[Records drawn from a dataset]

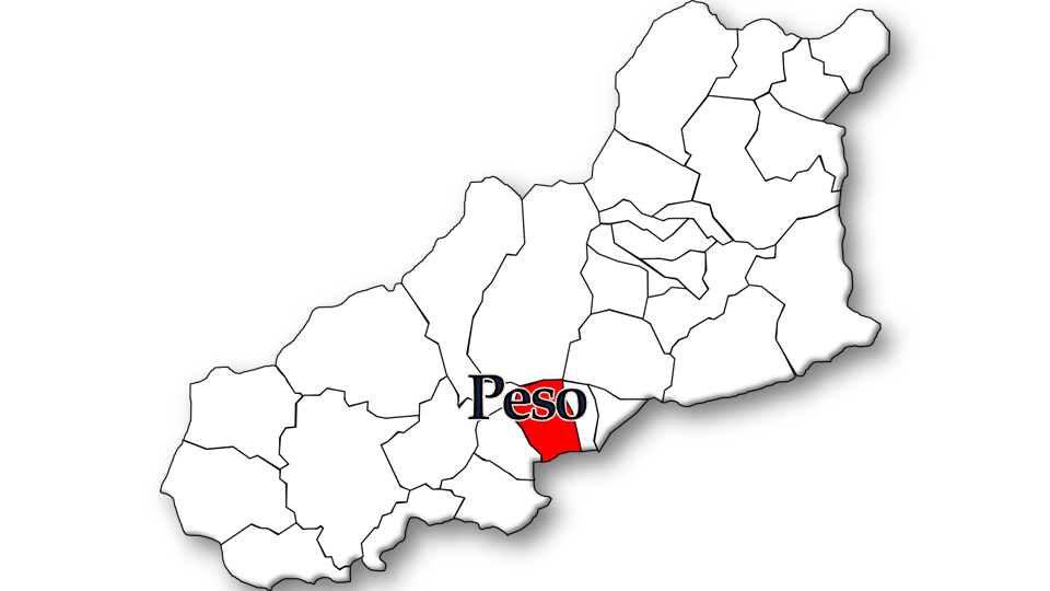 População
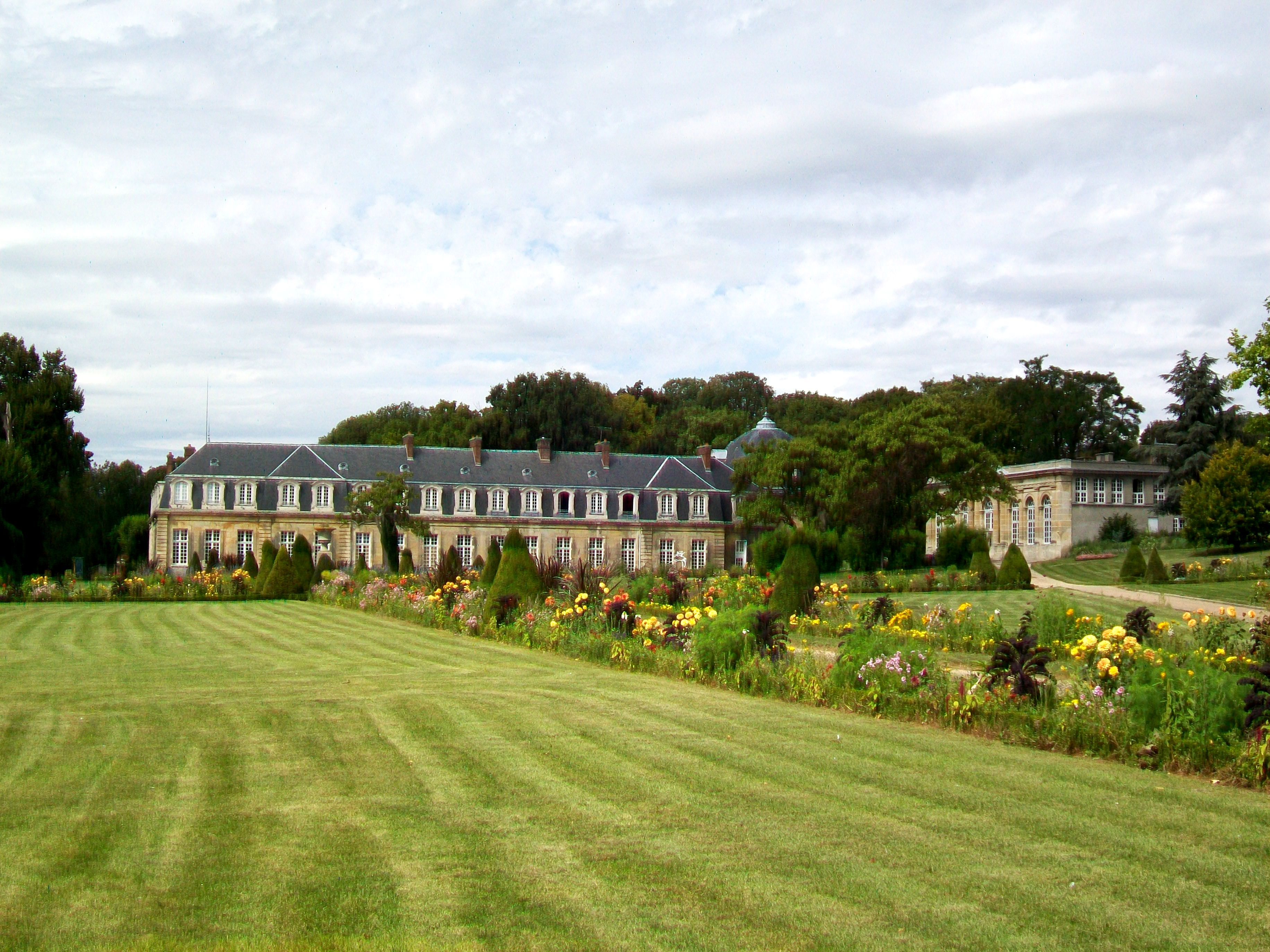 Le château et l'orangerie (à droite), depuis l'entrée rue du Râtelier.
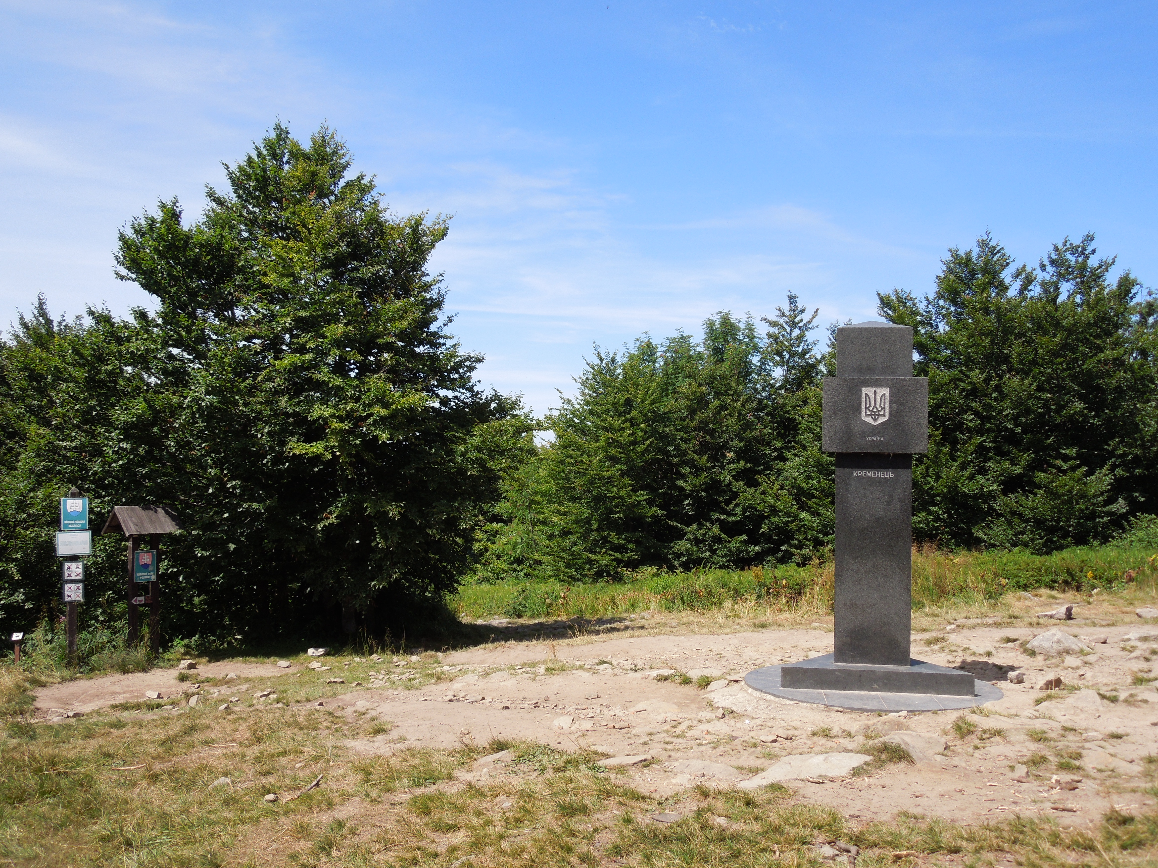 Trojhraničný (SK/PL/UA) stĺp na vrchu Kremenec, najvýchodnejší bod Slovenska (miesto: Bukovské vrchy, Národný park Poloniny) This is a photography of Natura 2000 protected area with ID SKUEV0229 This is a photography of Natura 2000 protected area with ID SKCHVU002 This is a photography of Natura 2000 protected area with ID PLC180001
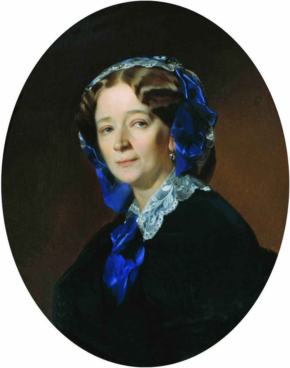 Юлия Николаевна Зиновьева, ур.Батюшкова (1808-1869), фрейлина, сестра поэта К.Н.Батюшкова. Была замужем с 1829 года за генерал-адъютантом Н.В.Зиновьевым (1801-1882).
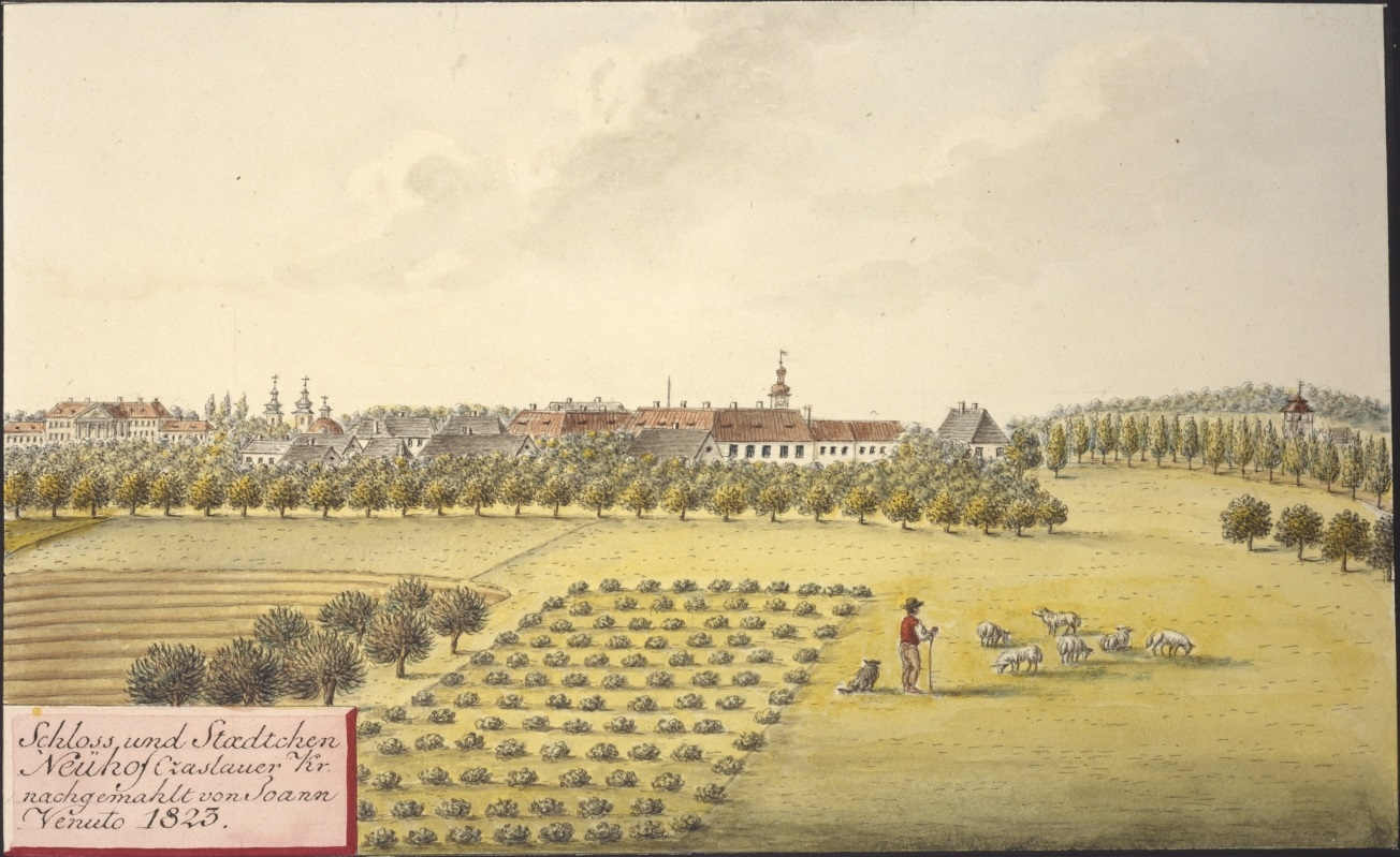 Zámek a městys Nové Dvory. Schloss und Staedtchen Neuhof Czaslauer Kr. nachgemahlt von Joann Venuto 1823
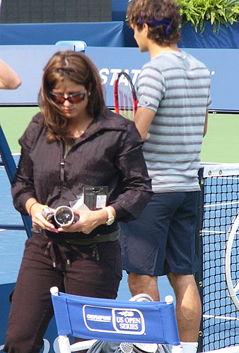 Roger_Mirka_0143
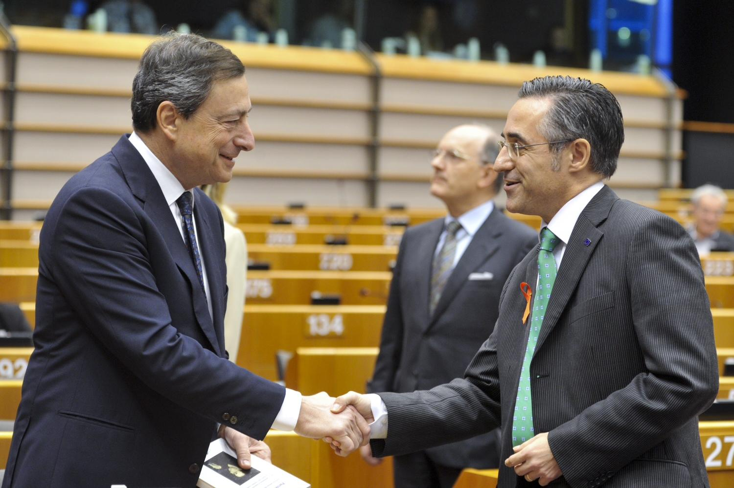 Ramon Tremosa i Mario Draghi, president del BCE, al Parlament Europeu de Brussel·les 1-12-2011
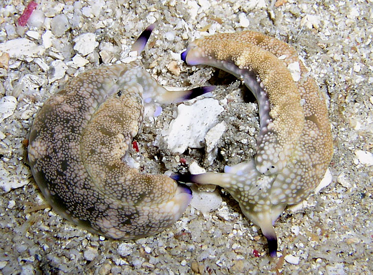 Plakobranchus ocelatus
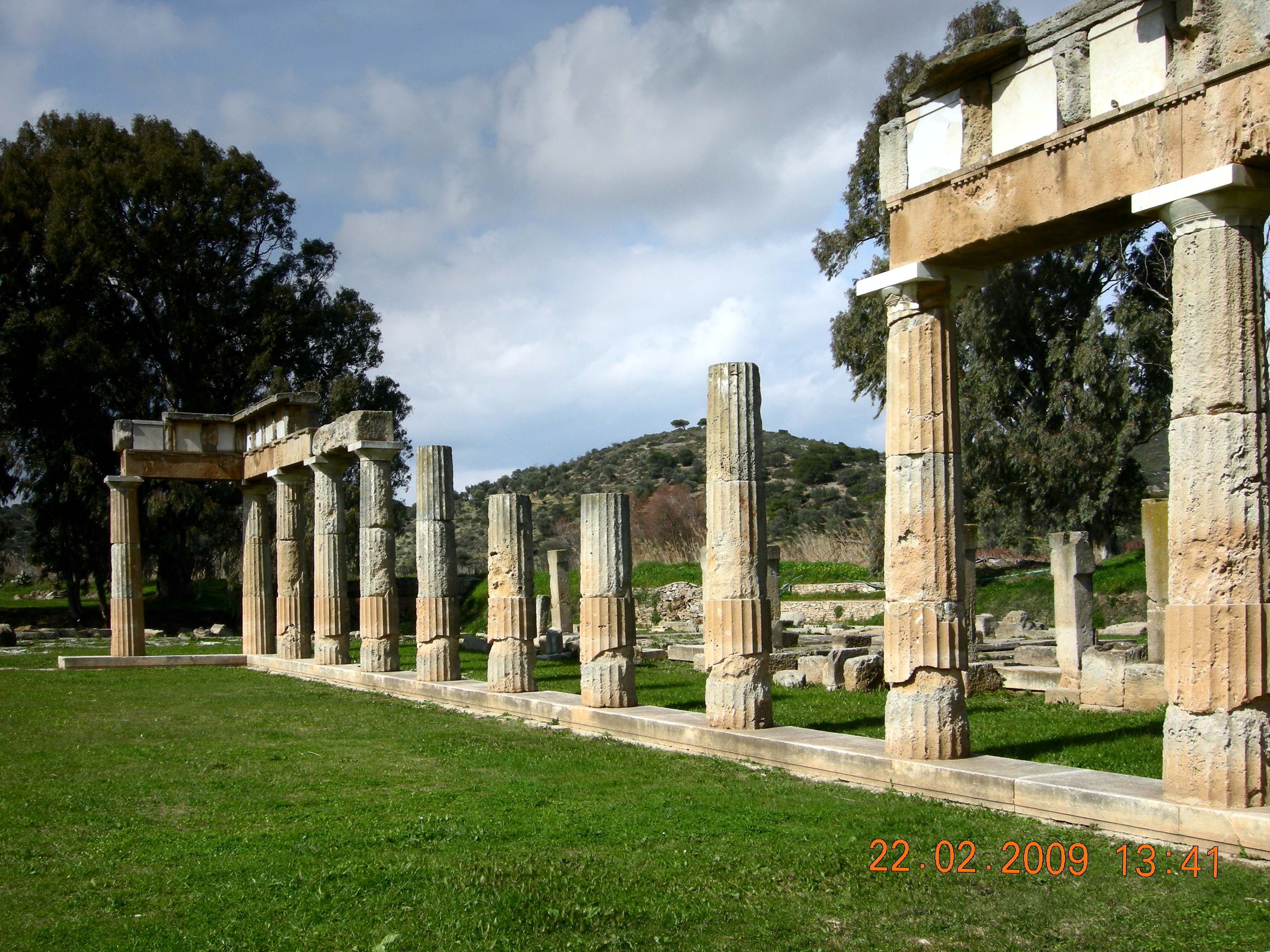 Βραυρώνα, Το διατηρημένο τμήμα της στοάς«Βραυρώνα»
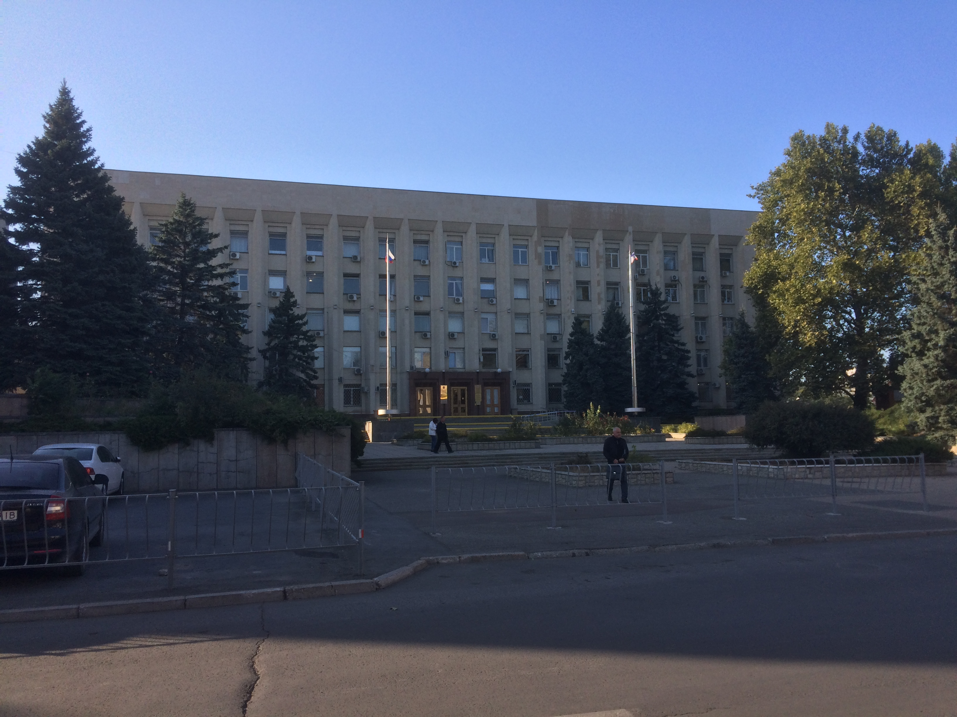 Симферопольский городской совет

Task directions |
Give every line above again exactly, with no pictures.

Response to this task |
 População
 Le château et l'orangerie (à droite), depuis l'entrée rue du Râtelier.
 Trojhraničný (SK/PL/UA) stĺp na vrchu Kremenec, najvýchodnejší bod Slovenska (miesto: Bukovské vrchy, Národný park Poloniny) This is a photography of Natura 2000 protected area with ID SKUEV0229 This is a photography of Natura 2000 protected area with ID SKCHVU002 This is a photography of Natura 2000 protected area with ID PLC180001
 Юлия Николаевна Зиновьева, ур.Батюшкова (1808-1869), фрейлина, сестра поэта К.Н.Батюшкова. Была замужем с 1829 года за генерал-адъютантом Н.В.Зиновьевым (1801-1882).
 Zámek a městys Nové Dvory. Schloss und Staedtchen Neuhof Czaslauer Kr. nachgemahlt von Joann Venuto 1823
 Roger_Mirka_0143
 Ramon Tremosa i Mario Draghi, president del BCE, al Parlament Europeu de Brussel·les 1-12-2011
 Plakobranchus ocelatus
 Βραυρώνα, Το διατηρημένο τμήμα της στοάς«Βραυρώνα»
 Симферопольский городской совет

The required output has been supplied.